Hebner, Yuki
Yuki is in the Gene Regulation, Epigenomics and Transcriptomics home area of the MBIDP. She received a B.A. and an M.A. in Molecular Biology and Biochemistry from Wesleyan University. She joined the CMB training program in 2019.
Mentor: Dr. Luis de la Torre-Ubieta
The molecular mechanisms underlying human corticogenesis are not well characterized, but critically important to understanding the development of our complex cognitive abilities and how the dysregulation of these mechanisms can lead to intellectual impairment and neuropsychological disease. Of particular interest is how neocortical progenitor cells progress into various cell fate lineages without the guidance of sequence-templated changes. The activity of cis-regulatory elements and their corresponding transcription factors (TFs) are thought to play a pivotal role in modulating the transcriptional programs that drive corticogenesis. Further, changes in chromatin conformation are required to bring distal enhancers into physical proximity with their corresponding promoters, and these regulatory elements provide binding sites for TFs.

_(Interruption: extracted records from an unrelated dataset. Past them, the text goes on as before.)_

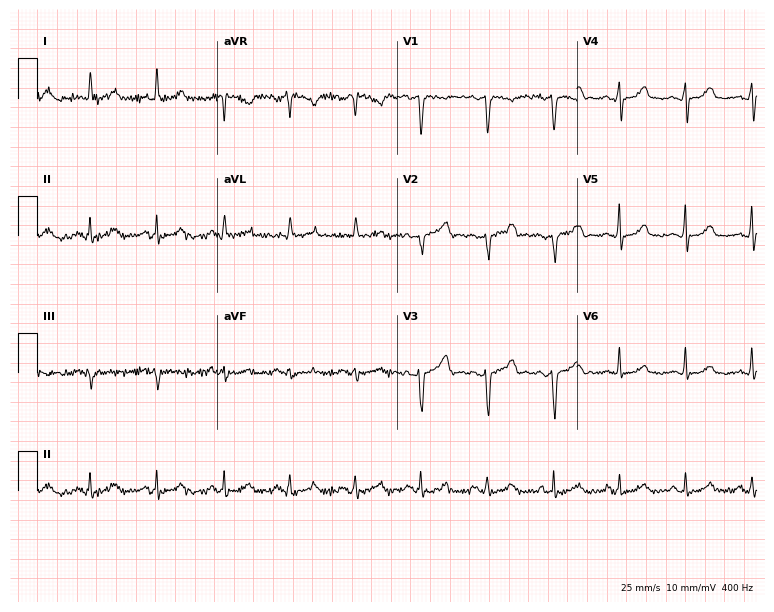
12-lead ECG from a woman, 33 years old (7.3-second recording at 400 Hz). Recorded interpretation: within normal limits.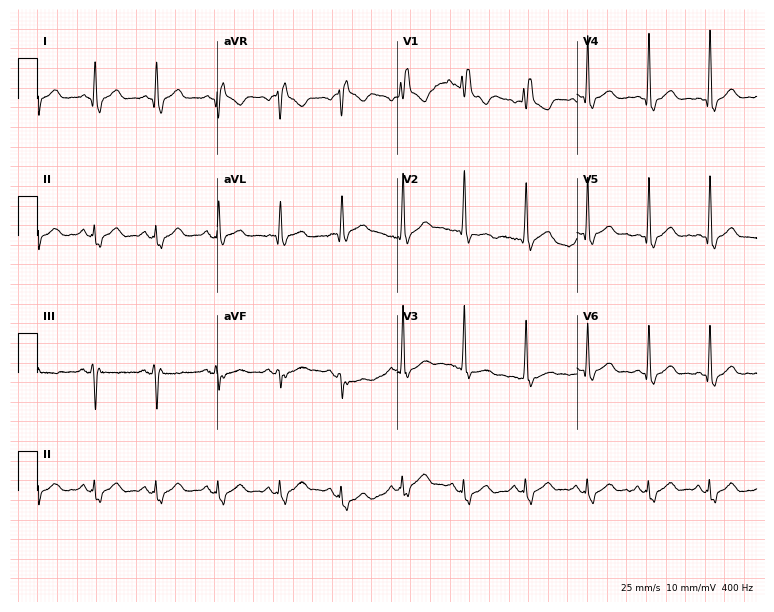
Standard 12-lead ECG recorded from a female patient, 53 years old. The tracing shows right bundle branch block.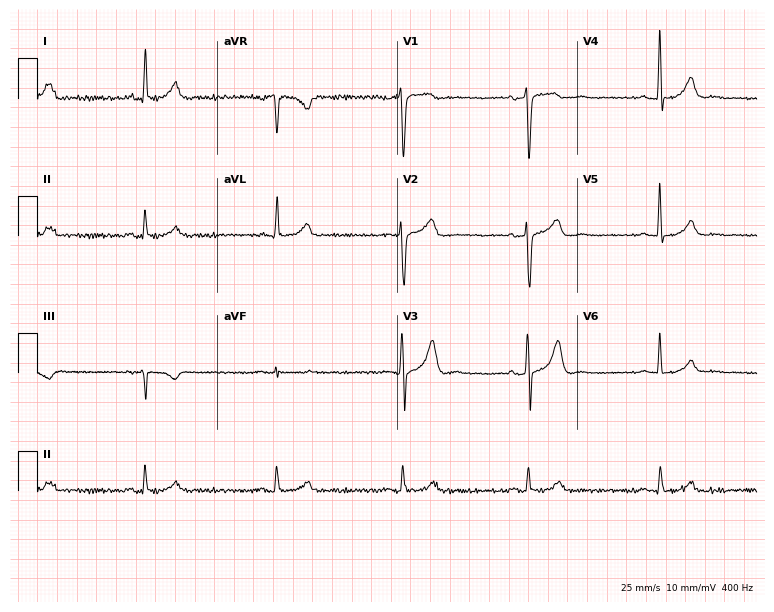
ECG (7.3-second recording at 400 Hz) — a male, 49 years old. Findings include sinus bradycardia (a sinus rate of 50 beats per minute or less).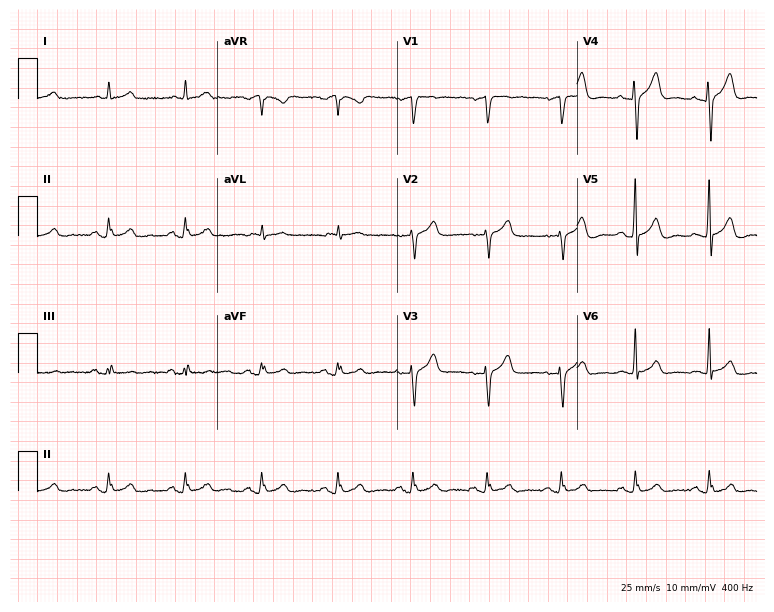
Electrocardiogram, a 68-year-old man. Overall reading on record: normal ECG.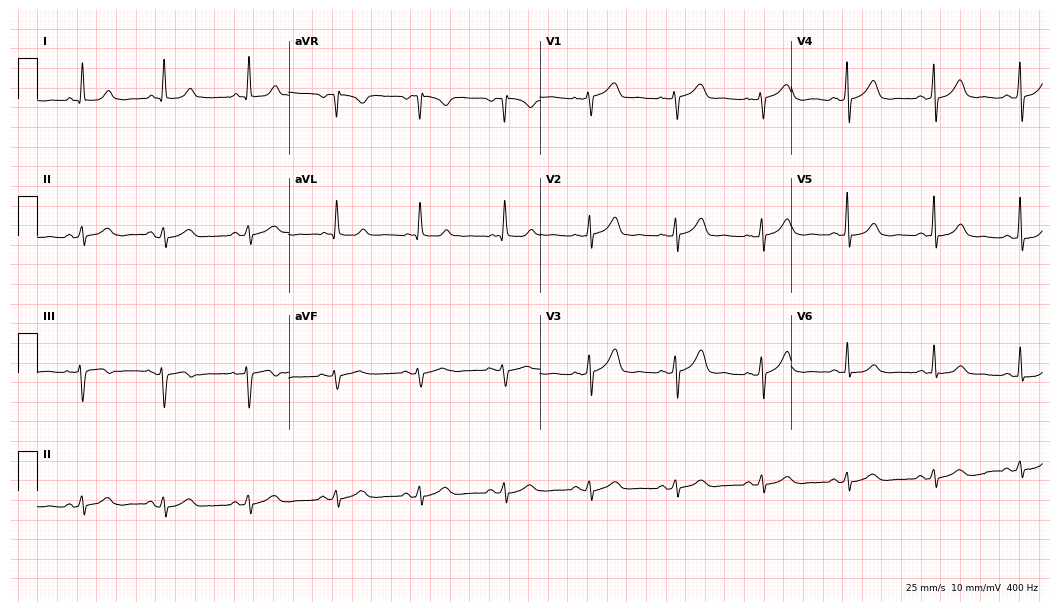
12-lead ECG from a 51-year-old woman (10.2-second recording at 400 Hz). Recorded interpretation: within normal limits.

A previous lab effort to profile transcriptional programs that are differentially expressed across neocortical cell types identified several TFs that are enriched in radial glia-progenitor cells that are located in the germinal zone (GZ) of the neocortex and mature into cortical plate (CP) neurons. Laminae-specific expression of these TFs suggests participation in corticogenesis; additionally, we have discovered putative enhancers of these TFs that display differential accessibility between GZ neural progenitors and CP neurons. These studies collectively lead to my hypothesis that the modulation of specific TF activities by distal enhancers and chromatin remodelers contributes to proper neural development, and by extension, that TF-related dysregulation of corticogenesis can lead to neurological disorders. I am using CRISPR-interfernence to disrupt chromatin structure at candidate cis-regulatory regions in human neural progenitor cells, and various high-resolution genomic tools to study consequential changes in the interplay between chromatin accessibility (ATAC-seq), chromatin conformation (Hi-C), transcription (scRNA-seq), and chromatin remodeler binding (ChIP-seq) that may impede neocortical deveopment. These methods will allow me to comprehensively explore the relationship between genome organization and gene regulation, and apply these findings to elucidate the epigenetic mechanisms that orchestrate human brain development.